Kreuzberg war 2018 privat nach Taiwan (offiziell: Republik China) gereist
und von der lebendigen Demokratie dort sehr angetan. Als früherer
DDR-Bürger mit eigener Diktaturerfahrung ärgerte er sich, dass Deutschland
durch seine Ein-China-Politik die diktatorische Volksrepublik China
anerkennt, aber nicht das kleine Taiwan. Dieses sieht Peking als abtrünnige
Provinz und [1][droht mit gewaltsamer Wiedervereinigung].
Kreuzberg fordert mit einer Petition beim Bundestag die diplomatische
Anerkennung Taiwans und mischt damit die Ein-China-Politik der
Bundesregierung und aller anderen EU-Staaten auf.
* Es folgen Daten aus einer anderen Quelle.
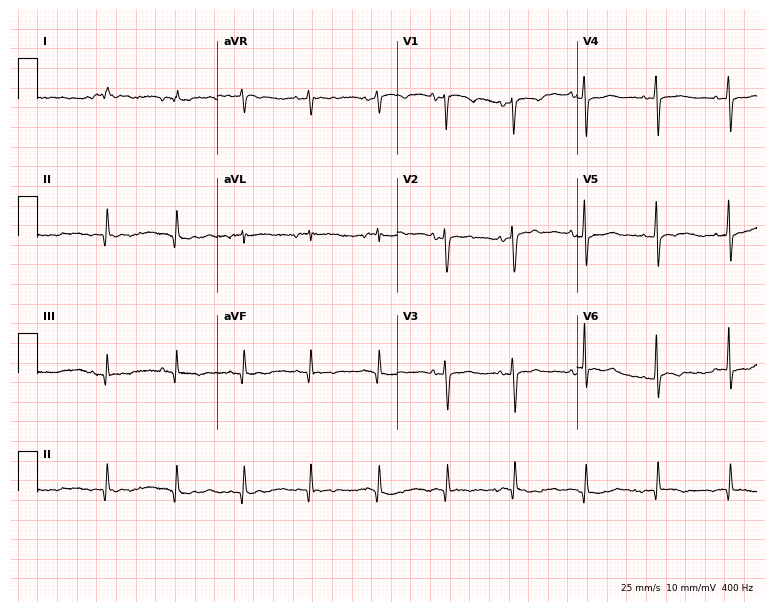
Standard 12-lead ECG recorded from a female, 74 years old. None of these six findings is recorded: first-degree AV block, right bundle branch block (RBBB), left bundle branch block (LBBB), sinus bradycardia, atrial fibrillation (AF), sinus tachycardia. Only these six findings were labelled.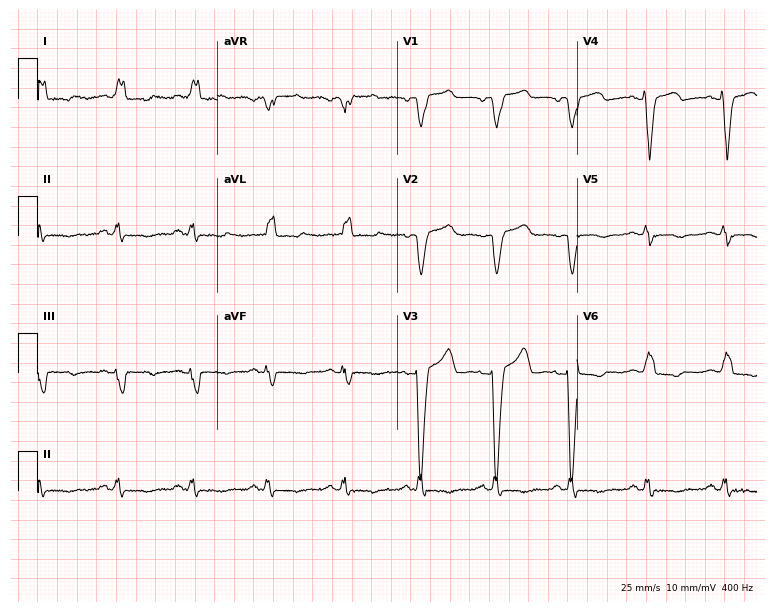
Resting 12-lead electrocardiogram (7.3-second recording at 400 Hz). Patient: a female, 77 years old. The tracing shows left bundle branch block (LBBB).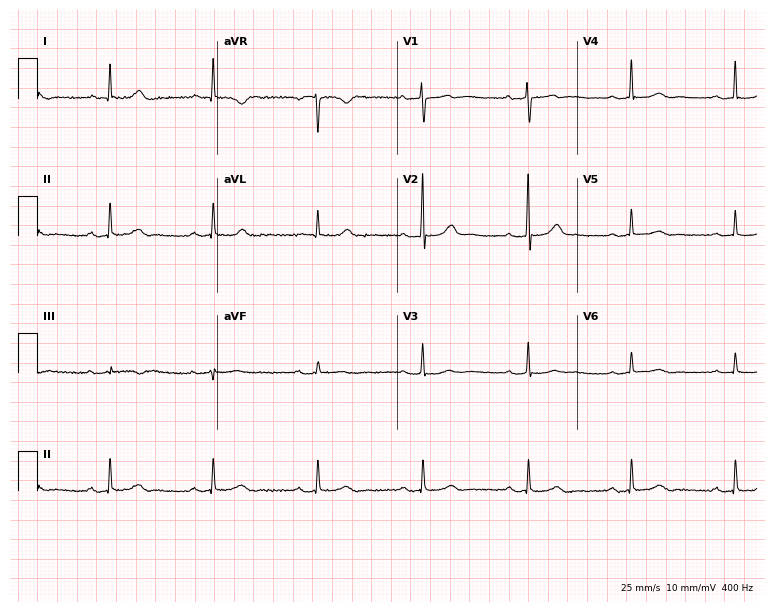
12-lead ECG (7.3-second recording at 400 Hz) from a 77-year-old female patient. Screened for six findings — first-degree AV block, right bundle branch block (RBBB), left bundle branch block (LBBB), sinus bradycardia, atrial fibrillation (AF), sinus tachycardia — none is recorded.

Nach dieser Politik kann
es volle diplomatische Beziehungen nur mit China oder Taiwan geben. In
Europa hält nur noch der Vatikan zu Taiwan.
Zu seiner eigenen Überraschung bekam Kreuzberg in kurzer Zeit die
benötigten 50.000 Unterschriften zusammen. Dabei halfen auch Unterschriften
von Taiwanern, was nach deutschem Recht legal ist, und sicher half auch
Chinas derzeit sehr schlechtes Image wegen [2][Pekings harter Haltung in
Hongkong] und der [3][Masseninternierungen der Uiguren] in Xinjiang.
## Die Petition sollte zunächst nicht öffentlich werden
Der unabhängig agierende Ausschussdienst des Bundestages folgte zunächst
der Argumentation des Auswärtigen Amtes und empfahl aus Sorge um das
Verhältnis zu Peking eine Nichtveröffentlichung der Petition. Doch
Kreuzberg ließ nicht locker. Er schaltete die Fraktion der Grünen ein, und
schließlich votierten alle Fraktionen für öffentliche Befassung. Kreuzberg
ist seitdem für die Taiwaner ein Held und wird von der Taipeh-Vertretung,
der inoffiziellen Botschaft in Berlin, unterstützt.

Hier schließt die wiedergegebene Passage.